We have just racked up 16 new Dell compute nodes with Infiniband cards that identify as MT28908:
e2:00.0 Infiniband controller: Mellanox Technologies MT28908 Family [ConnectX-6]
These are connected to an unmanaged FDR-capable switch identifying as a ‘SwitchX - Mellanox Technologies’.
All the new nodes only achieve SDR speeds:
[root@node098 ~]# ibstatus
Infiniband device ‘mlx5_0’ port 1 status:
default gid: fe80:0000:0000:0000:1c34:da03:0050:6600
base lid: 0x2c4
sm lid: 0xa8
state: 4: ACTIVE
phys state: 5: LinkUp
rate: 10 Gb/sec (4X SDR)
link_layer: InfiniBand
Old nodes attached to the same switch get FDR.

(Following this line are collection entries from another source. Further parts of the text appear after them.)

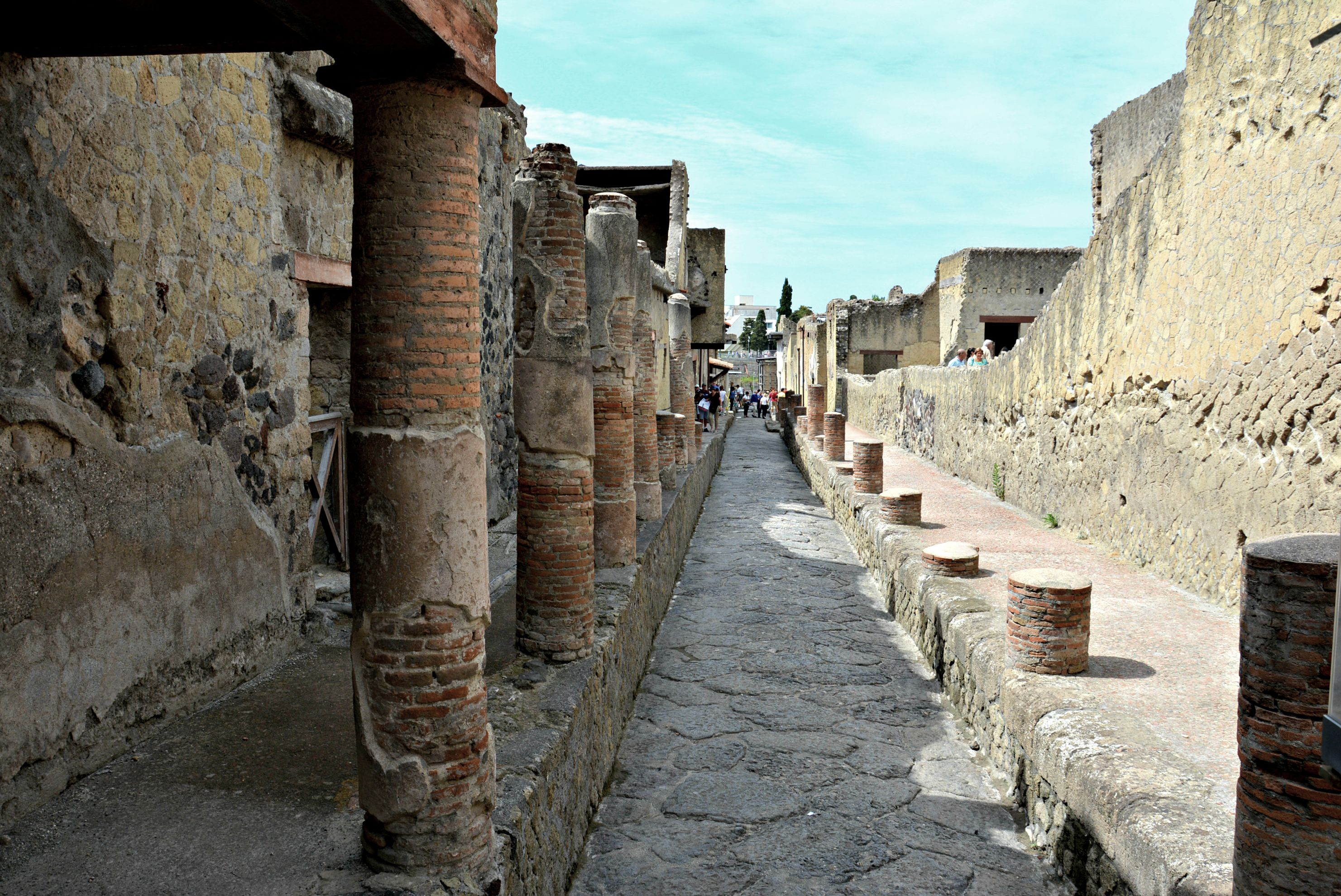 Cardo IV - MIBAC This is a photo of a monument which is part of cultural heritage of Italy.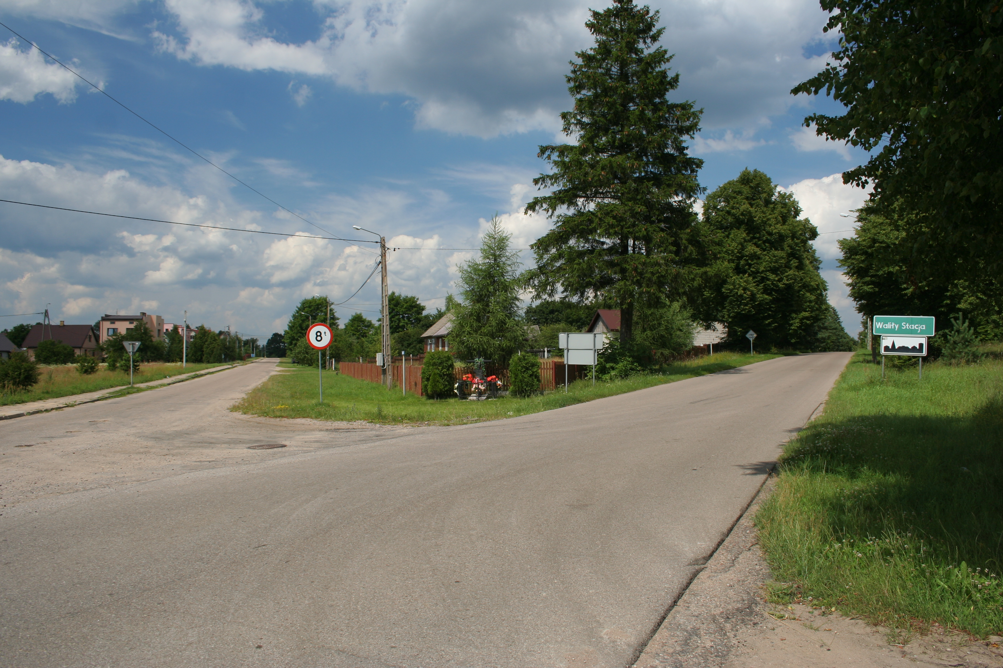 Droga wjazdowa do wsi Waliły-Stacja.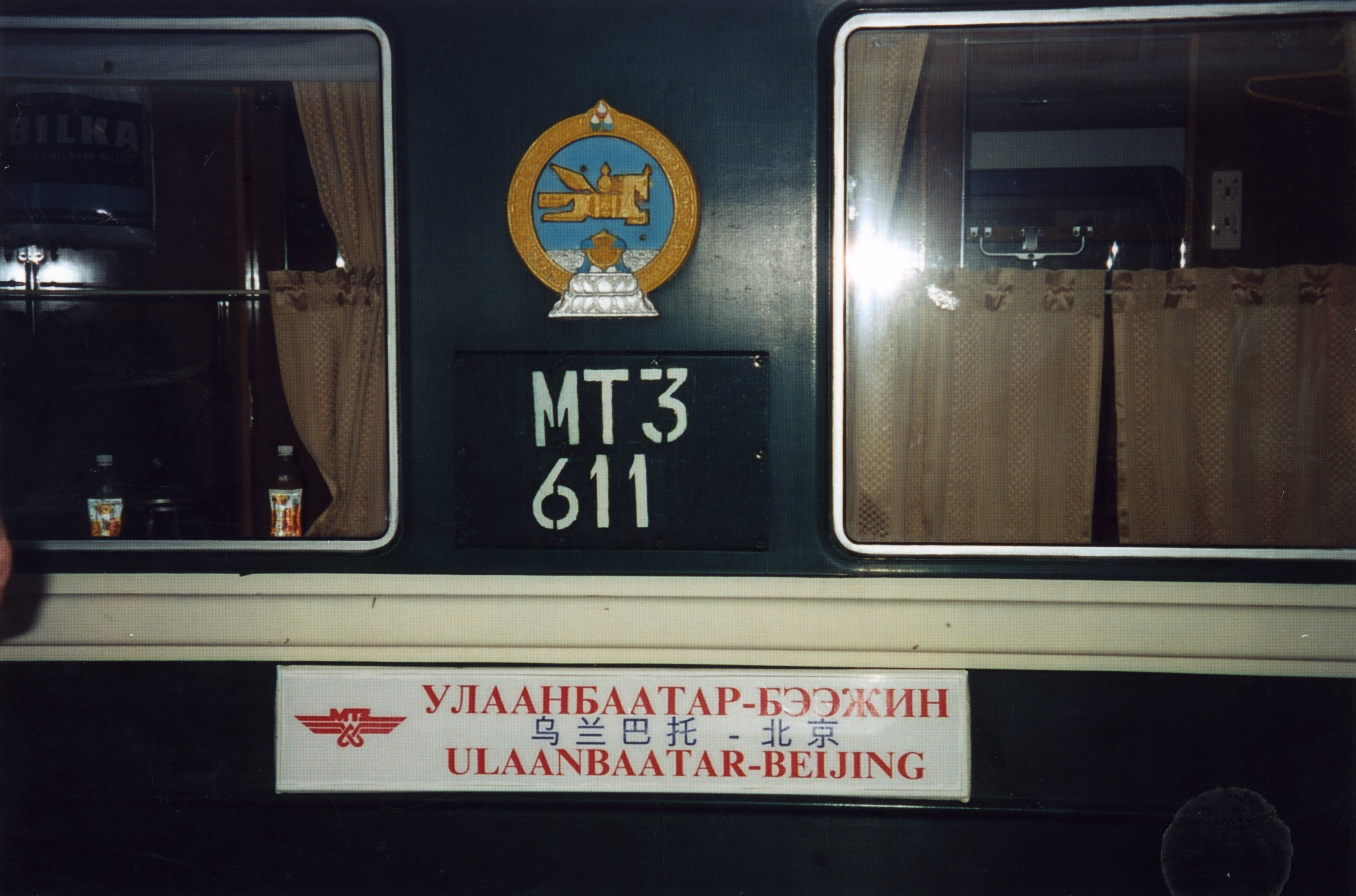 Train - Chine - Transsibérien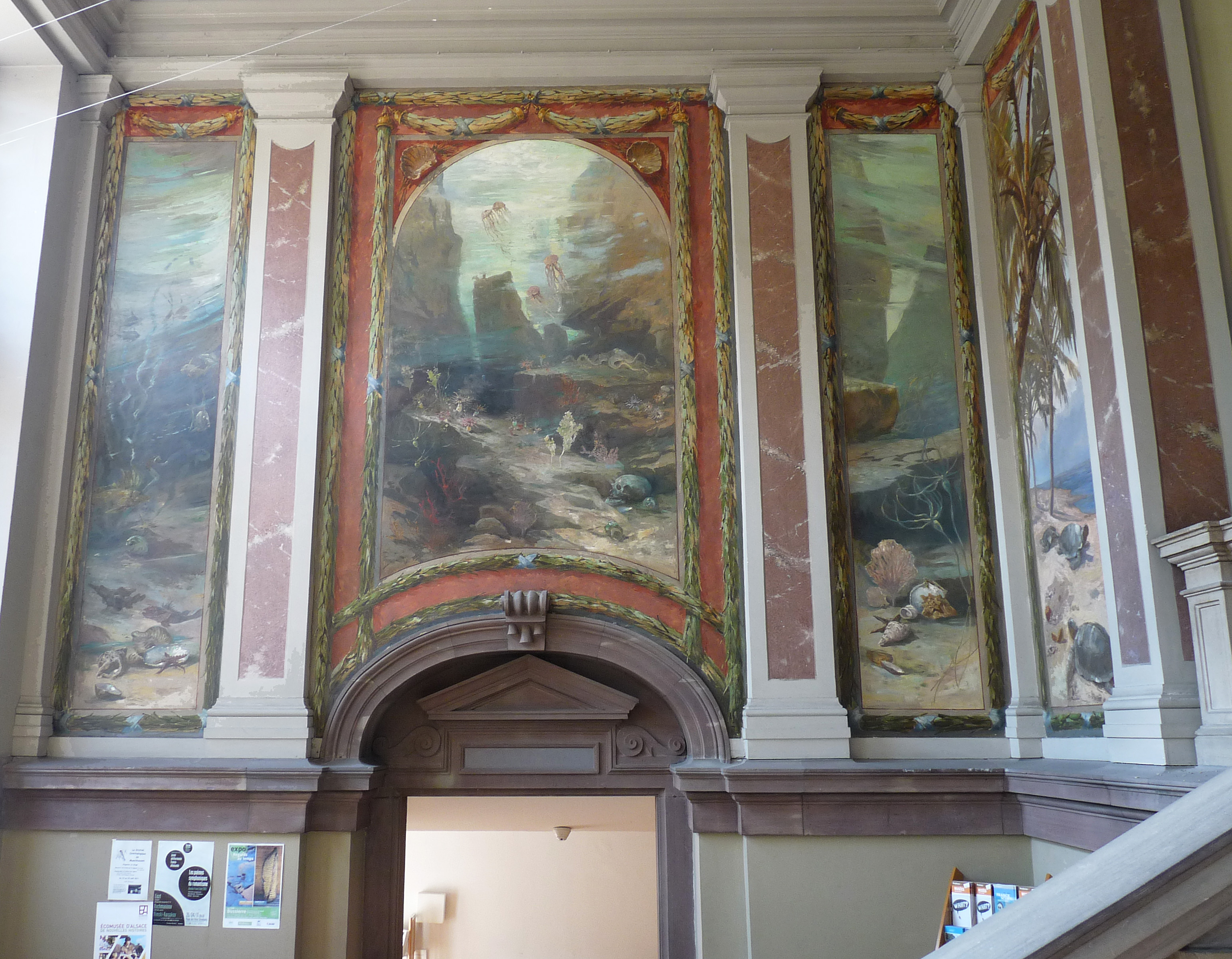 Entrée du Musée zoologique de Strasbourg, peintre Georg Hacker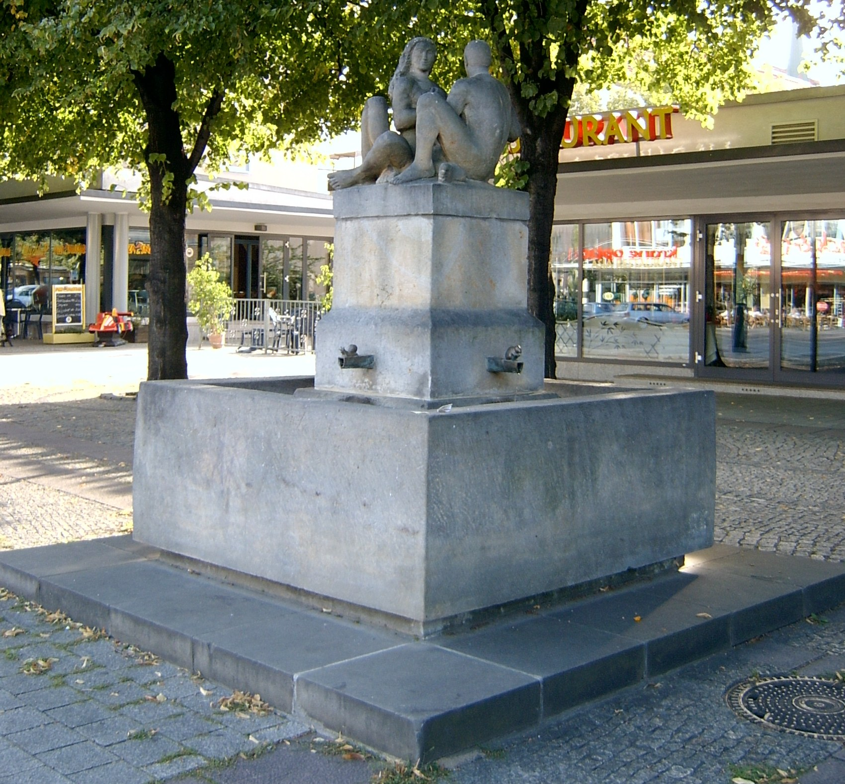 Brunnen auf der Magistrale in Frankfurt (Oder)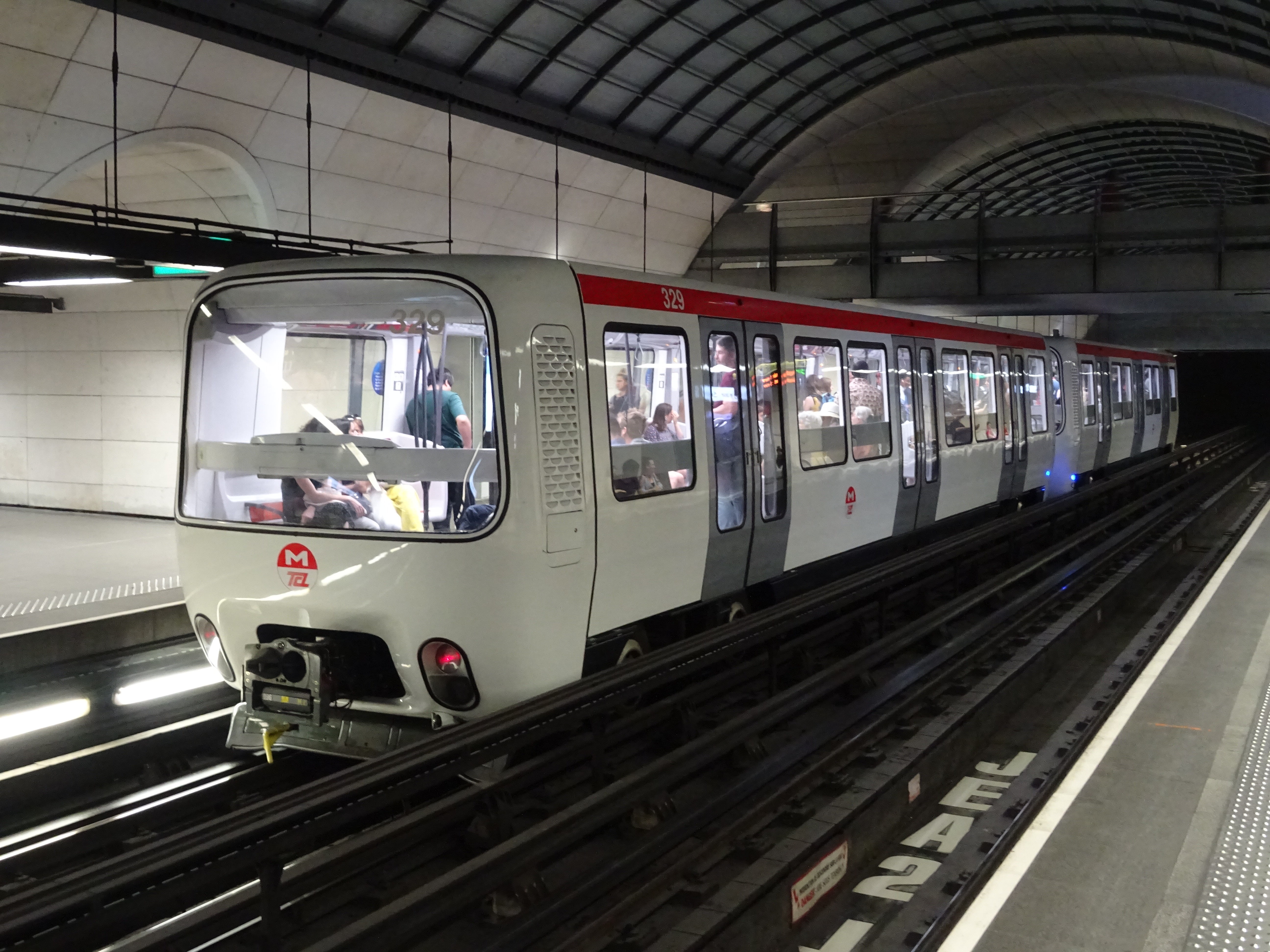 Zoom sur un MPL85 à la station Vieux-Lyon - Cathédrale Saint-Jean sur la ligne D du métro lyonnais.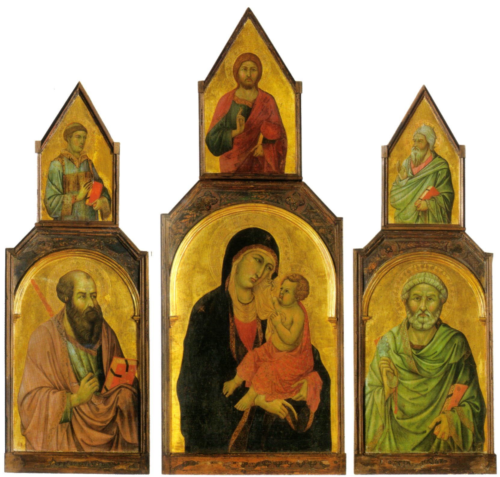 Trittico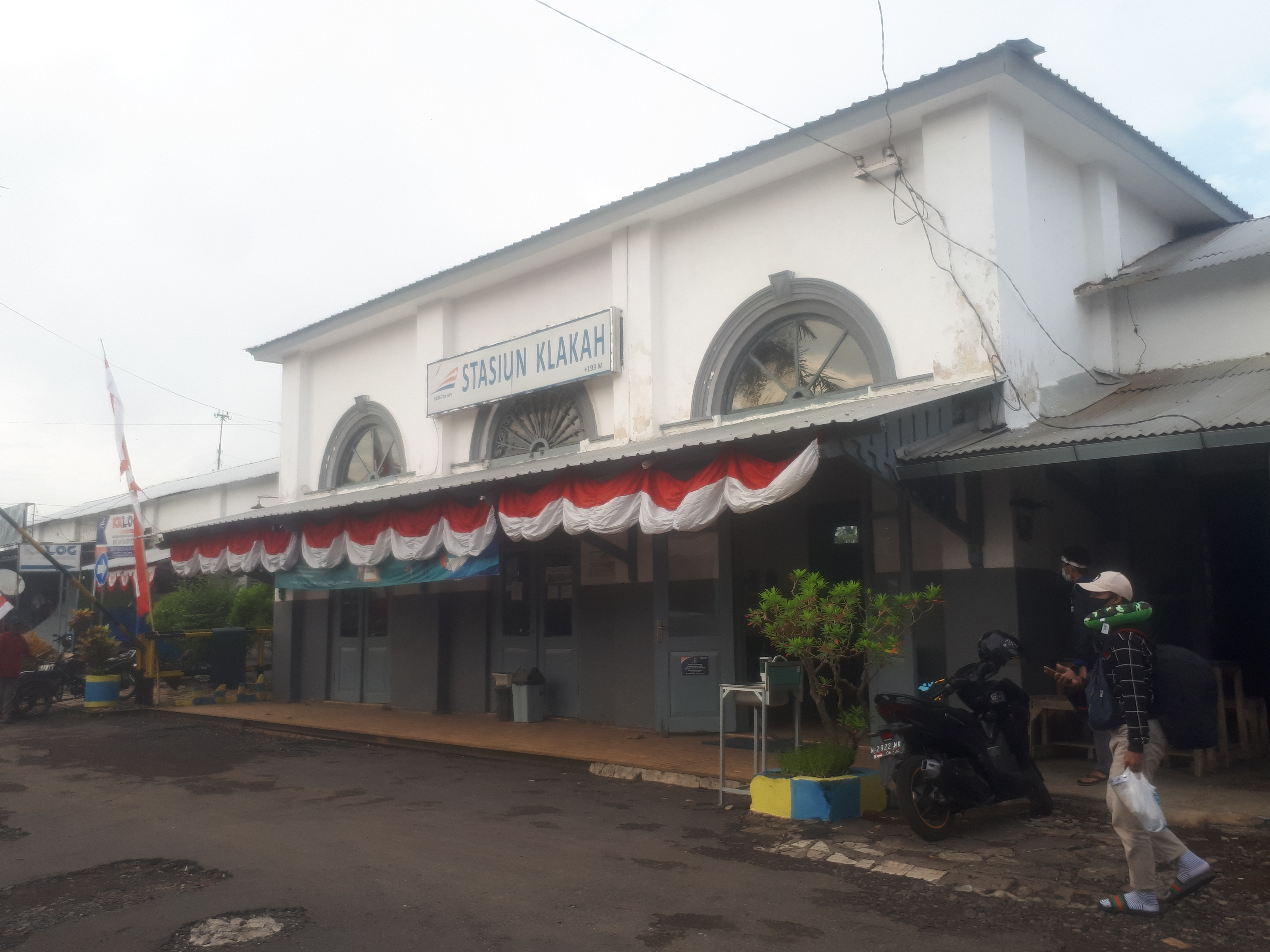 Tampak depan Stasiun Klakah, 2020

I’ve upgraded the card firmware without affecting anything. mlxlink says
[root@node098 ~]# mlxlink -d e2:00.0
Operational Info
State : Active
Physical state : LinkUp
Speed : IB-SDR
Width : 4x
FEC : Firecode FEC
Loopback Mode : No Loopback
Auto Negotiation : ON
Supported Info
Enabled Link Speed : 0x00000011 (FDR,SDR)
Supported Cable Speed : 0x0000001f (FDR,FDR10,QDR,DDR,SDR)
Troubleshooting Info
Status Opcode : 35
Group Opcode : PHY FW
Recommendation : The active speed was degraded from maximal possible speed due to peer signal integrity issue.
Any suggestions for how to troubleshoot this?